Aerospace 2023, 10(5), 435; https://doi.org/10.3390/aerospace10050435
Submission received: 10 March 2023
/
Revised: 28 April 2023
/
Accepted: 5 May 2023
/
Published: 7 May 2023
(This article belongs to the Special Issue Advanced Aerospace Composite Materials)
Abstract
:Bird strikes have long been a source of concern for all airlines across the world. It is the most significant design criterion for aircraft engine fan blades. As it is not practical to manufacture and test aviation engines repeatedly for minor design modifications, simulation analysis can be used to investigate strategies to reduce the influence of a bird strike on a jet engine by employing proper design and manufacturing processes for blades. This study proposes using two fibers (hybrid) instead of the single-fiber composite blade presently in use to address delamination problems. As an idea validation test, the coupon-level analysis results are validated using a four-point bend test of similar-size coupons. Following this validation, dynamic analysis is used to investigate the impact behavior of a rectangular plate subjected to a bird strike. The current research focuses on analyzing bird strikes on a hybrid composite fan blade using blade-level models. This study concentrates on the position of the bird’s impact and the joint region length of two materials. The results show that the joint region with a 40% length of glass composite shows the optimum level of normalized interlaminar shear strain in all three impact locations.
1. Introduction
According to FAA statistical data, gas turbine engines are highly susceptible to bird strikes. Aircraft engines, noses, wings, and empennages are the parts most exposed to bird strikes, as shown in Figure 1. In practice, almost every major accident has a strong engine failure component as engines are the only sources of push and power for the entire aircraft. Accordingly, a detailed analysis is required to resolve the system issue of birds striking fan blades. Due to the significance of this issue, extensive research groups, including NASA, the US Air Force, and others, have carried out significant studies to increase the capability of impact resistance by creating better materials and better structural designs during the past few decades.

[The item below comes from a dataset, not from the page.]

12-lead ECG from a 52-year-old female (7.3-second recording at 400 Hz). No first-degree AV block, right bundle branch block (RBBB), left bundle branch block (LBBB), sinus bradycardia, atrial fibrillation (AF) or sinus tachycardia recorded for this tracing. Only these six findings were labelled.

The majority of earlier studies on bird strikes were experimental ones as the simulation capability was not developed earlier. Bird strike tests were first carried out by Barber et al. [1]. They tested the effects of birds striking a rigid plate, and they discovered that regardless of the bird’s geometry, the peak pressure produced by the collision was proportional to the square of the impact velocity. According to Barber [1] et al., the representation of the bird as a circular cylinder with the same mass, density, and compressibility as a bird accurately matched the loads caused by a bird strike. Wilbeck [2] found that the bird actually behaved like a fluid with very little viscosity and that the stresses created by a high-speed strike are far greater than the tissue strength of the bird. Other researchers [3], who neglected the solid’s strength effect, in the case of hypervelocity impact, accepted the impactor projectile’s hydrodynamic behavior. A few years later, artificial versions of real birds started to replace real birds [4]. Nowadays, aircraft industries use artificial birds that are commonly manufactured with gelatin [5].
Figure 1.
The parts of an aircraft that might be damaged by birds [6].
Figure 1.
The parts of an aircraft that might be damaged by birds [6].

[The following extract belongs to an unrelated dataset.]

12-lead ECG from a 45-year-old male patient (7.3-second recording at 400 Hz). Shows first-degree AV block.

The front-facing components of an aircraft that are susceptible to bird strikes include the windscreen, wing leading-edge section, wing flaps, and other auxiliary units [7,8]. Due to the huge air intake of aero-engines, revolving fan blades have one of the highest probabilities of being struck by birds. The leading edges of a blade, which can severely damage the bird projectile and the impact contact area [9], are always mentioned as the most susceptible regions in real, complicated, twisted fan blades under bird-strike impacts.
In order to confirm numerical models, Lavoie et al. [10] performed bird impact experiments using gelatin in place of real birds. They also pushed the use of numerical tools in the design and certification of aircraft. Numerical simulation has been shown to be an effective alternative way to design and certify a bird-strike-resistant component more economically due to the rapid advancement of computer technology and the finite element method. To simulate a bird-strike scenario, Vijay et al. [11] created multiple bird models and compared Lagrangian, arbitrary Lagrangian–Eulerian (ALE), and smooth particle hydrodynamic (SPH) approaches. This class of issue has been handled using explicit nonlinear finite element (FE) codes, which are accessible in various high-end commercial FE solvers.
Bird-strike experiments were also conducted by Hanssen et al. [12] on a double-sandwich panel, who created a mathematical model to replicate the testing procedure. Their results indicate that the finite element (FE) method could accurately represent the failure of aluminum foam cores and cover plates. More recently, Georgiadis et al. [13] invented a simulation technique to support the certification against bird strikes of the Boeing 787 Dreamliner’s adjustable trailing edge made of a carbon–epoxy composite. The bird was modeled using the SPH method, and the joints were represented by several advanced fastener elements in their work, and they used the explicit finite element program, PAM-CRASH. For upcoming experimental research on laminated composite blade prototype models using genuine aeronautical structures, the results in [14] are intended to serve as an approximate design guideline.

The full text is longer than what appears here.